Karl Rohe, University of Wisconsin-Madison, Department of Statistics

Abstract

This talk has two parts.  The first part is methodological/theoretical. The second part is applied.

 

Part 1:

Factor Analysis is nearly a century old and remains popular today with practitioners.  A key step, the factor rotation, is historically controversial because it appears to be unidentifiable. This controversy goes back as far as Charles Spearman.

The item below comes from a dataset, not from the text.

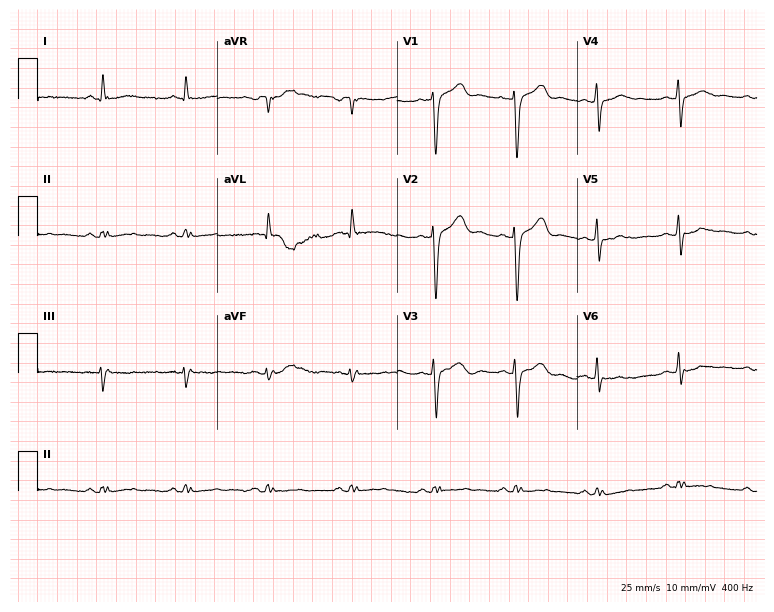
Electrocardiogram (7.3-second recording at 400 Hz), a 59-year-old female patient. Of the six screened findings (first-degree AV block, right bundle branch block, left bundle branch block, sinus bradycardia, atrial fibrillation, sinus tachycardia), none is recorded. Findings outside these six are not listed.

The unidentifiability is still reported in all modern multivariate textbooks.   Part 1 of this talk will overturn this controversy and provide a positive theory for PCA with a varimax rotation.  Just as sparsity helps to find a solution in p>n regression, we show that sparsity resolves the rotational invariance of factor analysis.  PCA + varimax is fast to compute and provides a unified spectral estimation strategy for Stochastic Blockmodels, topic models (LDA), and nonnegative matrix factorization.   Moreover, the estimator is consistent for an even broader class of models and the old factor analysis diagnostics (which have been used for nearly a century) assess the identifiability.

 

Part 2:

This will discuss our lab’s website murmuration.wisc.edu that tracks 24 flocks of “elite-sphere” twitter users that discuss politics and current events.  These flocks were computed with PCA + varimax applied to a ~400k x ~1M matrix that records who “elite-sphere” twitter users follow.  We found flocks that represent Bernie Bros, White Nationalists, Academics, Media, and others.  Everyday, we analyze ~500k tweets to document the key news events, list the flocks that discussed each event, and describe how each flock discussed each event.